For a homework assignment I was told to prove that given $f\in L^1(\mathbb R)$, the following function is continuous $$F(x)=\int_{(-\infty,x]}fd\lambda.$$
I thought to use DCT and show sequential continuity. So given $x_n\rightarrow x$, we look at the sequence of indicators $\mathbf 1_{(-\infty,x_n]}f$. These are dominated by $|f|$ which is in $L^1$ iff $f$ is, which we know. So by DCT $$\lim _n \int \mathbf 1_{(-\infty,x_n]}f=\int \mathbf 1_{(-\infty,x]}f$$ as desired.
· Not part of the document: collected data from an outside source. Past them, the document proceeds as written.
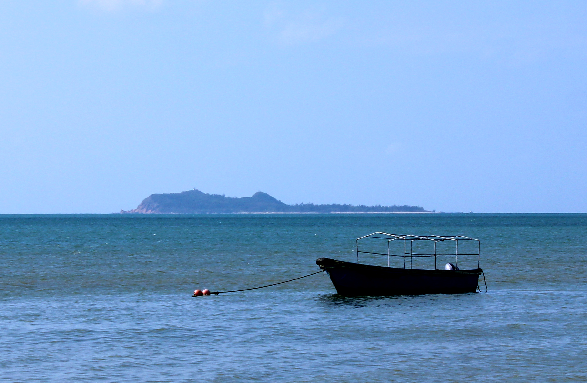 海南三亚湾中的东瑁洲。
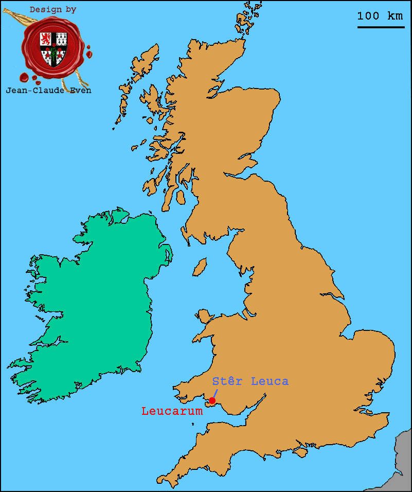 Loughor - Leucarum
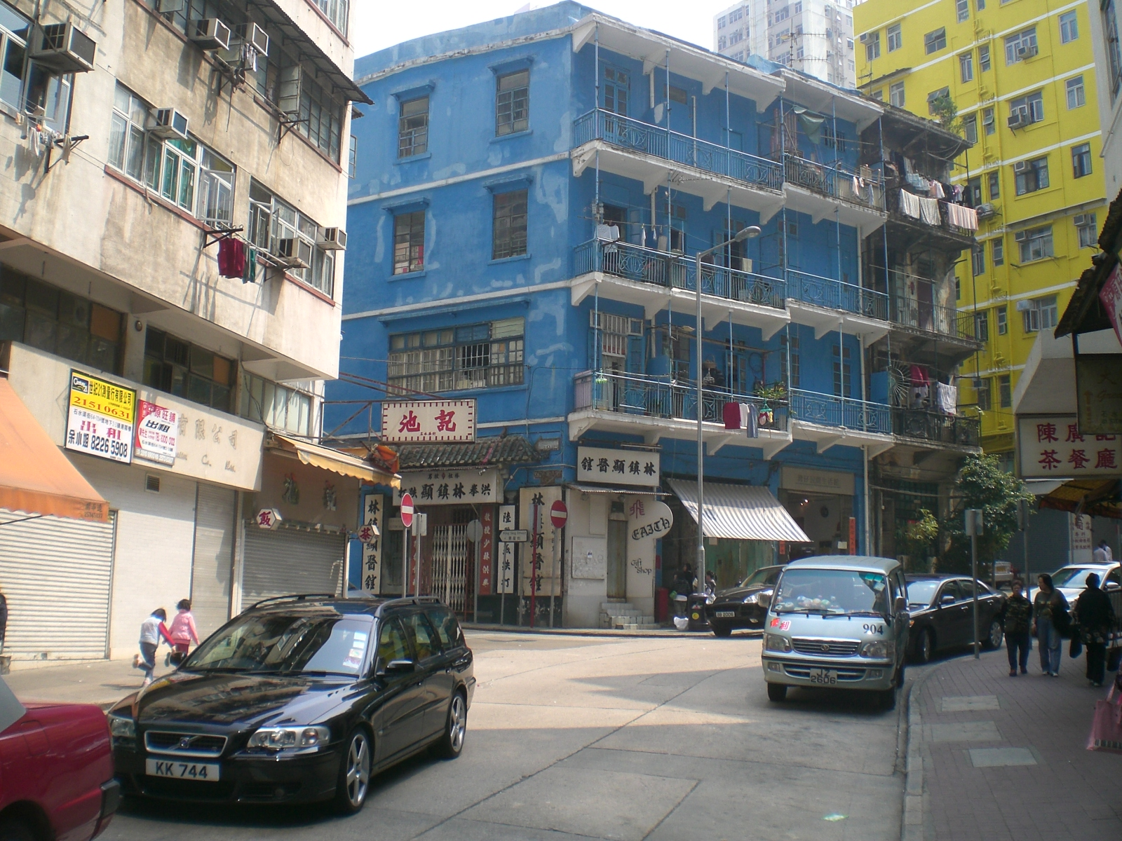 石水渠街藍屋
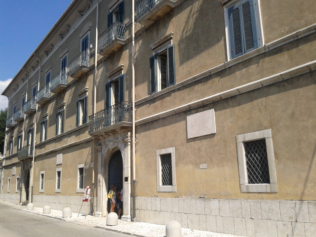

Is my proof correct?
In fact, $F$ is uniformly continuous in $\mathbb R$.
To see this, let $\varepsilon>0$ and set $g_n(x)=\min\{\lvert\, f(x)\rvert,n\}$. By virtue of the Lebesgue Dominated Convergence Theorem, we have that $\|g_n-\lvert\, f\rvert\|_{L^1}\to 0$.
Fix $N>0$, such that $\|g_N-\lvert\, f\rvert\|_{L^1}<\varepsilon/2$. Then $$ \int_{\mathbb R}g_N\,dx\le \int_{\mathbb R}\lvert\, f\rvert\,dx\le\int_{\mathbb R}g_N\,dx+\frac{\varepsilon}{2}. $$
Set $\,\delta=\displaystyle\frac{\varepsilon}{2N+1}\,$ and let $\,\lvert x-y\rvert<\delta.\,$ Then $$ \lvert\,F(x)-F(y)\rvert=\left|\int_x^y f(t)\,dt\,\right|\le\int_x^y \lvert\,f(t)\rvert\,dt\le \frac{\varepsilon}{2}+\int_x^y g_N(t)\,dt \\ \le \frac{\varepsilon}{2}+N\lvert x-y\rvert \le \frac{\varepsilon}{2}+N\cdot\frac{\varepsilon}{2N+1}<\varepsilon. $$